_Exercise brief_:
Your reply must contain exactly the lines running from the one with "2011.0 | 61.231 |" to the last line of the entries below, both included, and no other lines.

(Extracted data entries)
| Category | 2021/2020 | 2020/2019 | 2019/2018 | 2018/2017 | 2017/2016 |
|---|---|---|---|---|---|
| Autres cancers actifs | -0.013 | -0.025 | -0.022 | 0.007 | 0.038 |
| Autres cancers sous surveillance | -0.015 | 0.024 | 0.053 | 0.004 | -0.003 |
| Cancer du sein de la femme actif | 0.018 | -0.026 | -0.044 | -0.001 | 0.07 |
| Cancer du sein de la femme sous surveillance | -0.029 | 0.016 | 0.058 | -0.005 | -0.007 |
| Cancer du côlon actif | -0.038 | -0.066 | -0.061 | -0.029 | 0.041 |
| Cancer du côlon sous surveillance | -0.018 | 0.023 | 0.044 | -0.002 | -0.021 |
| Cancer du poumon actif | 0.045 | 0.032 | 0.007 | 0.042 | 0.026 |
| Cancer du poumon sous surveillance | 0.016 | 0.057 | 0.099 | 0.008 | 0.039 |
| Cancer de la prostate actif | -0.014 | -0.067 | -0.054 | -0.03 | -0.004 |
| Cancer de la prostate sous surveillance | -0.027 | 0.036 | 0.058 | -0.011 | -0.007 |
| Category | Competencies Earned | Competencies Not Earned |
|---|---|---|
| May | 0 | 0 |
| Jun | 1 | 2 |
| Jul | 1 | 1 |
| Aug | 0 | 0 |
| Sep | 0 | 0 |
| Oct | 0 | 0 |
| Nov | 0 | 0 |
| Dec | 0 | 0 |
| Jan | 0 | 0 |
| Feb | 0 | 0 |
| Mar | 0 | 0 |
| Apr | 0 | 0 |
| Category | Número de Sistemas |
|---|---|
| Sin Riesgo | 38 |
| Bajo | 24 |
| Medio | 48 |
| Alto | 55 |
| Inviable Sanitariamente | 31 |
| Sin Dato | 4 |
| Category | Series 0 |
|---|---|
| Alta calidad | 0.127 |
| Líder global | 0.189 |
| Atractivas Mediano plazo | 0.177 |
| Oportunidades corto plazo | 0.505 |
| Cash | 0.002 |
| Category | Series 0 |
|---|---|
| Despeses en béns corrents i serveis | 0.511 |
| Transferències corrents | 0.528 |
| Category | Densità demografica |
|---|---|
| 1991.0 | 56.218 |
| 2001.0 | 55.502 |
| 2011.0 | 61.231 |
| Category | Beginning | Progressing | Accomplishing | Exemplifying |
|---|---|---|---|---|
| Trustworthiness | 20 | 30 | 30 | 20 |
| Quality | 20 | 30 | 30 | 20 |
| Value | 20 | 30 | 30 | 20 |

_Expected answer_:
| 2011.0 | 61.231 |
| Category | Beginning | Progressing | Accomplishing | Exemplifying |
|---|---|---|---|---|
| Trustworthiness | 20 | 30 | 30 | 20 |
| Quality | 20 | 30 | 30 | 20 |
| Value | 20 | 30 | 30 | 20 |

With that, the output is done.